## Activity
Copy each line containing the word "corrents" from the records that follow, please.

-.-.-

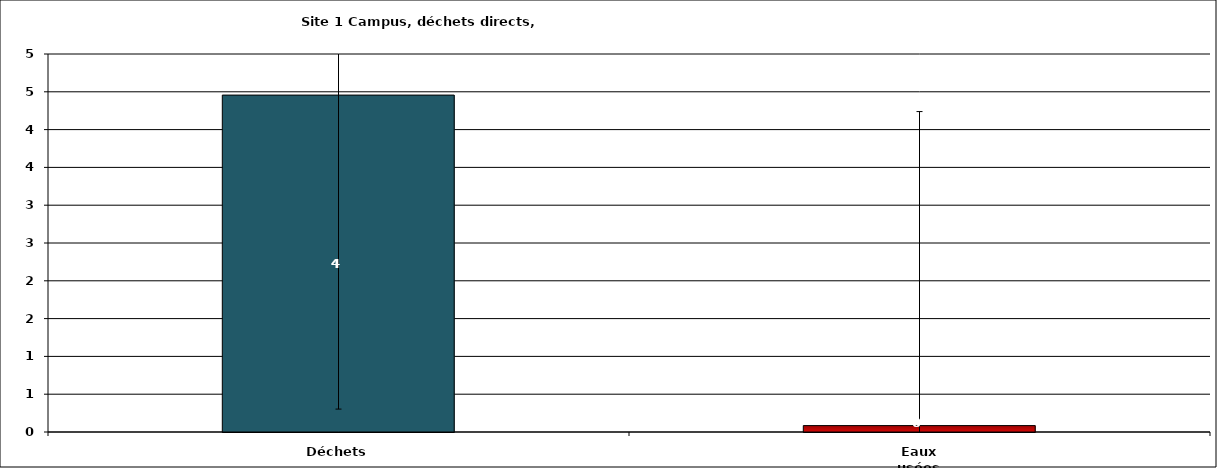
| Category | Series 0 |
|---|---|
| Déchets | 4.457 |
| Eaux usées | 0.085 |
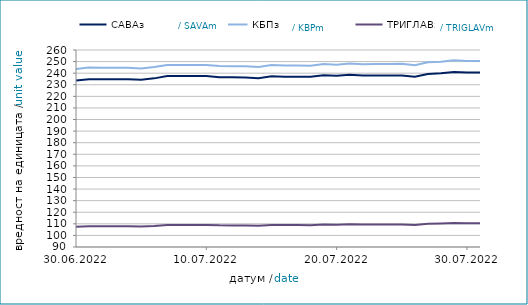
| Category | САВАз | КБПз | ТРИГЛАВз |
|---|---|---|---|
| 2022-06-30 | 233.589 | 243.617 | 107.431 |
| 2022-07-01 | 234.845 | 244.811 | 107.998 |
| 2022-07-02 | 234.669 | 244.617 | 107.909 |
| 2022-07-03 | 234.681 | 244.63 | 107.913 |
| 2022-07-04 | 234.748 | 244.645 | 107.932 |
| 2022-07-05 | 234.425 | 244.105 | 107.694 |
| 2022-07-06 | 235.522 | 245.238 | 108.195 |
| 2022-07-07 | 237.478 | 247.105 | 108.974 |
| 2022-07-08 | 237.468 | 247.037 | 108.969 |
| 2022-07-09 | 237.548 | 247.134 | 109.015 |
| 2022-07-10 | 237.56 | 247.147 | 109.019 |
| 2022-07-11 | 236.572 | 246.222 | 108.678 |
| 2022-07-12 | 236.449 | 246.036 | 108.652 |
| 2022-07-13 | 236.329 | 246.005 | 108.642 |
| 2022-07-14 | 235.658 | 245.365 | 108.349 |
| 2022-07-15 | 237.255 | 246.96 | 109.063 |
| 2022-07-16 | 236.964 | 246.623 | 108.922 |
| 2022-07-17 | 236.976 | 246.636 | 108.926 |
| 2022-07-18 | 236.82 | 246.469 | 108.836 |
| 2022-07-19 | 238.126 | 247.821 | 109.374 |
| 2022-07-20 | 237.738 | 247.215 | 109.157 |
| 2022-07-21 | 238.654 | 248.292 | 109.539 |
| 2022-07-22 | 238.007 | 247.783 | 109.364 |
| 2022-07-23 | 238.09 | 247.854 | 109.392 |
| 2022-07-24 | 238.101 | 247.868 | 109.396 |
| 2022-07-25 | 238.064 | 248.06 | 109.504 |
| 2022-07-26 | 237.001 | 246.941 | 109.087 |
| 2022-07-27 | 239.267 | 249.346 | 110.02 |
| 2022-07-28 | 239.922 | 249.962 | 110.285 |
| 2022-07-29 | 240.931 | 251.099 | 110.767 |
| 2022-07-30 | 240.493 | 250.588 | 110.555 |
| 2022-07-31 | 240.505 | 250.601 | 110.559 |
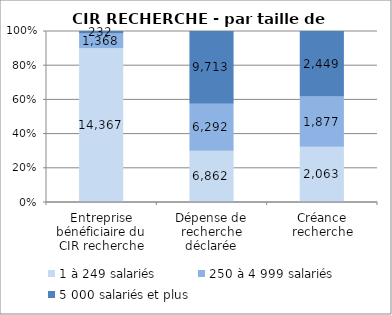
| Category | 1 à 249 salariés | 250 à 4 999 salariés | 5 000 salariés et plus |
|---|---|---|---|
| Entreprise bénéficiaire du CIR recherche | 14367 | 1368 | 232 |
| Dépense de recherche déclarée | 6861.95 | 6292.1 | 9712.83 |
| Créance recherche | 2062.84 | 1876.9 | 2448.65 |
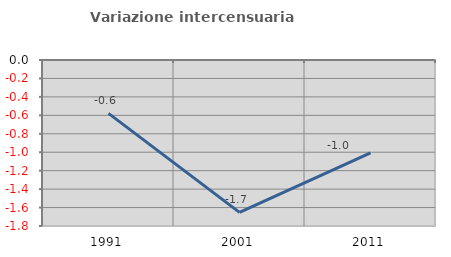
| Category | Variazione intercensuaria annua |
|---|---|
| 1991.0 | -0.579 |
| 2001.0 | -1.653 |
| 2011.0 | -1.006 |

-.-.-

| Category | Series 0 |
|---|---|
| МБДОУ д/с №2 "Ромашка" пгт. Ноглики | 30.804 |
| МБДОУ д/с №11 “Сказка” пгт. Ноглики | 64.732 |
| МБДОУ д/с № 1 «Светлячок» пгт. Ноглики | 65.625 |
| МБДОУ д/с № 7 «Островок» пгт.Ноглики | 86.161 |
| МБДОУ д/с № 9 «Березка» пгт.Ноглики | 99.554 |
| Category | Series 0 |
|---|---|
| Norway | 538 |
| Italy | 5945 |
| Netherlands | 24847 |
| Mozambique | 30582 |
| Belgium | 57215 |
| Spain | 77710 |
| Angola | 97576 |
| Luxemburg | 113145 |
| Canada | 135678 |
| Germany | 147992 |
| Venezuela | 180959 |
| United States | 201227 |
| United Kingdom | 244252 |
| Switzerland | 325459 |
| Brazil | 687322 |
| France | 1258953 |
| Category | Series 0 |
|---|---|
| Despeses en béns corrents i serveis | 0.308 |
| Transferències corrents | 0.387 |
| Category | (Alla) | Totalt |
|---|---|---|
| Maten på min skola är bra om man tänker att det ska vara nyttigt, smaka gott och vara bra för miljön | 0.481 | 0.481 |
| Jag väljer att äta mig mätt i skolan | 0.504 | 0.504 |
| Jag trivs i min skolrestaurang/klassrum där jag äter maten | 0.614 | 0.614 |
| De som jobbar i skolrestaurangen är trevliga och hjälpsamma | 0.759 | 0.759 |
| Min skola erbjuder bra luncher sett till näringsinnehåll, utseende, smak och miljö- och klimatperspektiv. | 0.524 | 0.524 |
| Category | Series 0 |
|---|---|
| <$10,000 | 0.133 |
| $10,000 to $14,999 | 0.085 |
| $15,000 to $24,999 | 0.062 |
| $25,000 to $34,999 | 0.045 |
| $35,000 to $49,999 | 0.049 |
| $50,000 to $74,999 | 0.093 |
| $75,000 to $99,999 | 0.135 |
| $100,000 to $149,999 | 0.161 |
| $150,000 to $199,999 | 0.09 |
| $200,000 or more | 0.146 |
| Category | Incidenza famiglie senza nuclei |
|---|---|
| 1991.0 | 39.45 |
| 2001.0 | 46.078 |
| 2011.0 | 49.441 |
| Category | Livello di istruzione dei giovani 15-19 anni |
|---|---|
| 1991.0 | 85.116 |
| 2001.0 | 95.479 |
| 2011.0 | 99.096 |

-.-.-

## Written response
| Despeses en béns corrents i serveis | 0.308 |
| Transferències corrents | 0.387 |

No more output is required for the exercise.